飲食店の予約管理システムを手掛けるエビソル(東京・渋谷)は、AI(人工知能)電話予約サービス「AIレセプション」の提供を2020年10月から開始する。このAIはLINEの音声対応AIサービス「LINE AiCall」をベースにしており、対人と変わらない自然な会話が可能だという。

Web経由で手軽に飲食店の予約ができるようになったことで、かえってスタッフの負担が大きくなってしまったのが予約電話への対応だ(写真/shutterstock、mangpor2004)
Web経由で手軽に飲食店の予約ができるようになったことで、かえってスタッフの負担が大きくなってしまったのが予約電話への対応だ(写真/shutterstock、mangpor2004)

予約の半分以上を占める電話にAIが対応

 「ぐるなび」「食べログ」「ホットペッパーグルメ」など、いくつものグルメサイトがネット予約機能の利用を促進している昨今。飲食店における座席の予約は「ネットで調べて電話」というスタイルから、「ネットで調べてそのまま予約」というスタイルに変わりつつある。

 とはいえ、ネット予約の一元管理システム「ebica(エビカ)」を提供するエビソルのデータによれば、2019年10月時点でもその割合は全体の46%程度。残りの54%はいまだに電話予約だという。

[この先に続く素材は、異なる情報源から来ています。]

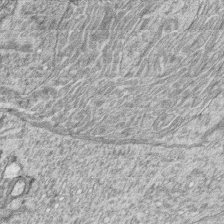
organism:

しかも前日から当日にかけては電話予約のほうが圧倒的に多く、比率で言えばネット予約の2倍近くに上る。

飲食店のネット予約と電話予約の比率
飲食店のネット予約と電話予約の比率
10%程度だった2012年と比べると、19年のネット予約の比率は5倍近くになったが、いまだに半数以上が電話予約となっている(出典:ebica予約データ、19年10月時点)

 ネット予約と電話予約が混在する現状において、電話予約への対応は店側にとって大きな負担になっている。単に予約状況を確認しつつ顧客とやり取りすれば済むわけではなく、自社のWebサイトに加えて、提携している各グルメサイトにも同じ予約情報を手作業で入力する必要が生じるからだ。

 また複数のグルメサイトと提携している場合、開店前および閉店後の時間帯や休日など、スタッフが対応できないタイミングでグルメサイト経由の予約が重複してしまう可能性もある。それを避けるためには、グルメサイトごとに一定の空席を確保しておくことも必要になる。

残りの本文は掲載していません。